Stupid simple software design communication.

User: A person.
Purpose: The person’s goals and desires.
Context: The environment and situation that the person is in.

If you change the user, the interface changes.
If you change the purpose, the interface changes.
If you change the context, the interface changes.

Starting Scenario

User: A qualified driver
Purpose: Go from point A to point B
Context: Over land
Interface: Car

Change The User

User: A licensed pilot
Purpose: Go from point A to point B
Context: Over land
Interface: Plane

Change The Purpose

User: A qualified driver
Purpose: Go from point A to point C
Context: Over land
Interface: Bicycle

Change The Context

Change the context.

User: A qualified driver
Purpose: Go from point A to point B
Context: Over water
Interface: Boat

How To Use

Apply this model before starting on interface sketches, wireframes or prototypes. It’s OK if it’s initially wrong and you start with assumptions…
as long as you verify your assumptions with research.
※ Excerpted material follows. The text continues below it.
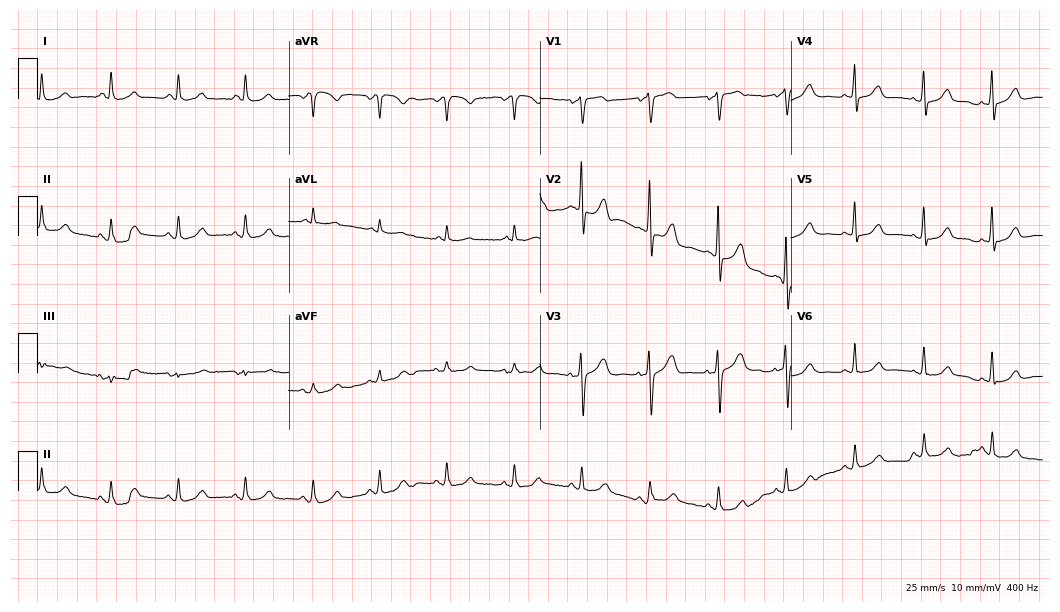
Resting 12-lead electrocardiogram. Patient: a female, 61 years old. Read as a normal ECG.
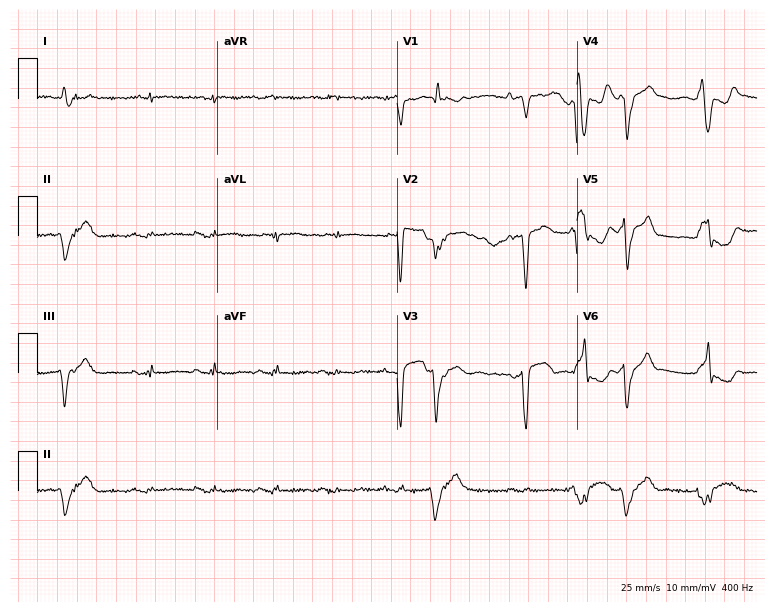
Standard 12-lead ECG recorded from a male, 40 years old (7.3-second recording at 400 Hz). None of these six findings is recorded: first-degree AV block, right bundle branch block (RBBB), left bundle branch block (LBBB), sinus bradycardia, atrial fibrillation (AF), sinus tachycardia. Other findings, if any, are not listed.

If you’re simply telling a story of the sketches, wireframes or prototype, use this model as your introduction before revealing them to people. It primes everyone. It creates common ground. Wondrous things will happen. It’s a framework to tell a product story. Again, though, be sure to have a disclaimer that it needs to be tested and verified against research.

Guerrilla testing is better than none.

Why Use It?

  • To keep it simple. To focus.
  • To more easily spot assumptions that would destroy the product.
  • To ensure the core of the product stays true to 80% of the people that will use it.
  • To keep people, and yourself, focused on the core of the product or page.
  • To prevent feature creep.
  • To more easily communicate the intentions of an interface (product).
  • To communicate your design decisions effectively, with confidence, and without overhead.
  • To expand your design/UX arsenal.
  • To help give design equal respect among business and technology requirements.
  • To provide and create a common language that builds common ground towards a shared vision.
  • To avoid over-complicated models that aren't realistic when working on multidisciplinary teams in tight timelines or rapid development cycles.
  • To keep you humble.

When To Use It

  • When you want to try something new.
  • When you recognize not everyone is on the same page.
  • When you want to build a story to introduce new design concepts.
  • When you've exhausted everything else to prevent feature creep.
  • When you’re working with people who are very attached to the existing, standard way’s of doing things.
  • When people are arguing on details that don’t really matter to the overall user experience. (buttons on the left or right?)